Heilige Boontjes is the Dutch expression for ‘goody two shoes’, and literally translated, means ‘holy beans’. It’s also the name of a café and roastery in Rotterdam in the Netherlands where ex-cons and the socially disadvantaged can get a second chance at reintegrating into society by working in the café and roastery, learning valuable skills in the process.
Social worker, Rodney van den Hengel, started the social enterprise together with police officer, Marco den Dunnen. Heilige Boontjes helps troubled youths who are trying to put their criminal pasts behind them, but struggling to find a job, due to lack of skills or their criminal record.
The participants receive counselling, help with managing their income, barista courses and roastery training, and they also learn how to deal with customers and colleagues and develop a work ethic.
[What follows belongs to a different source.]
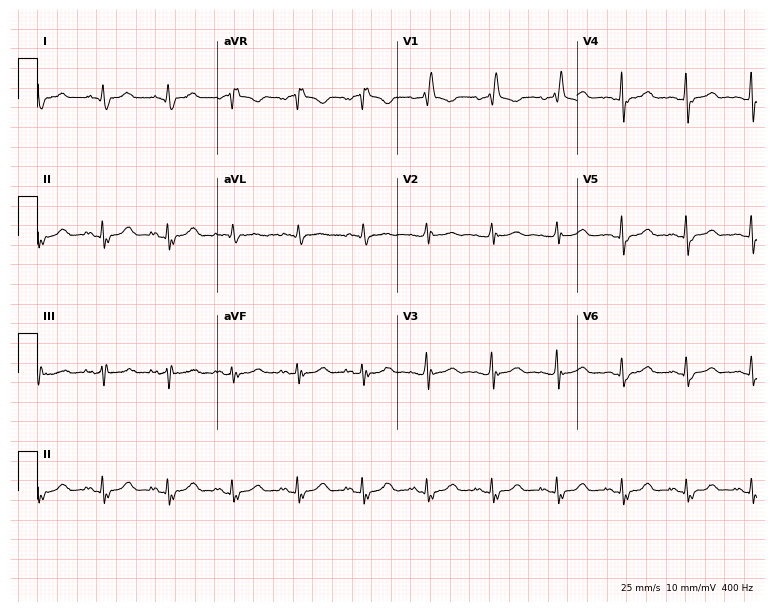
Standard 12-lead ECG recorded from a female, 77 years old. The tracing shows right bundle branch block (RBBB).
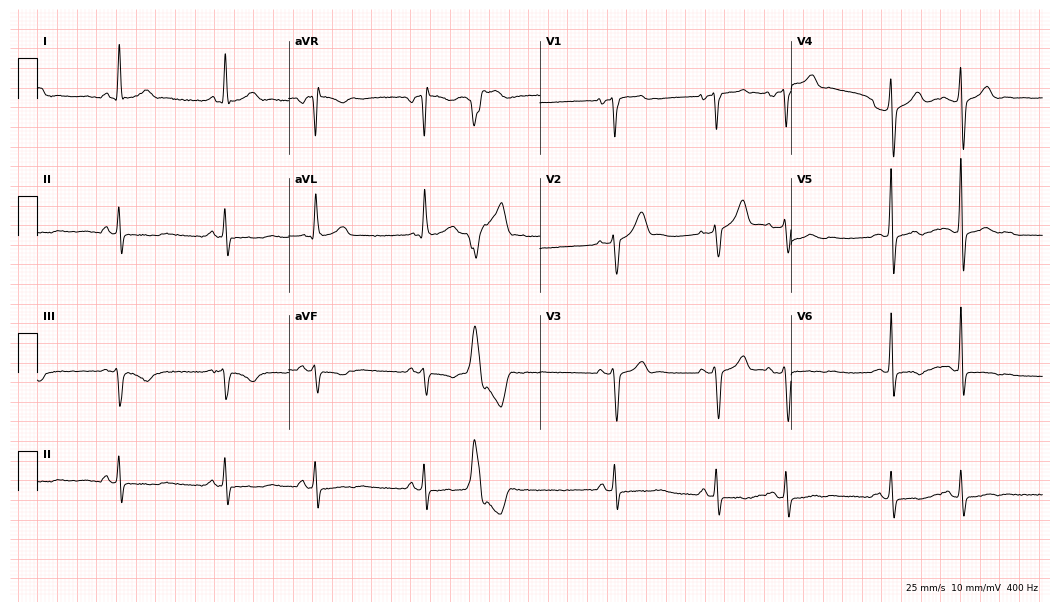
12-lead ECG (10.2-second recording at 400 Hz) from a male patient, 76 years old. Screened for six findings — first-degree AV block, right bundle branch block, left bundle branch block, sinus bradycardia, atrial fibrillation, sinus tachycardia — none is recorded.

Heilige Boontjes trains them to work at the coffee bar – clearing tables, serving coffee, or ringing up orders. The skills they learn here will ultimately help them reintegrate into society and secure other employment, as long as they’re willing to put in the work.
Holy Beans
Heilige Boontjes opened its flagship café in a former police station with the holding cells still intact, now used to store bags of green beans and tubs of fresh roasts. Huge portraits of Heilige Boontjes’ staff (and former criminals) hang in the police cells above the store, along with a wall stating ‘Boontje is ons loontje’ – ‘beans are our means’. The roastery uses a La Marzocco Linea Classic and two Mahlkönig K30 Vario grinders for the house Sumatra and the house Ethiopian-Brazilian blend. These coffees are sold by the bag, along with two single origins and a Brazilian-Colombian-Guatemalan blend called 010 (Rotterdam’s area code).
Heilige Boontjes has received awards for their contribution to society in helping to prevent crime, and providing these youth with a steady job and proper income. The programme they’ve set up even helps the participants find a job after ‘graduating’ from the Heilige Boontjes training programme.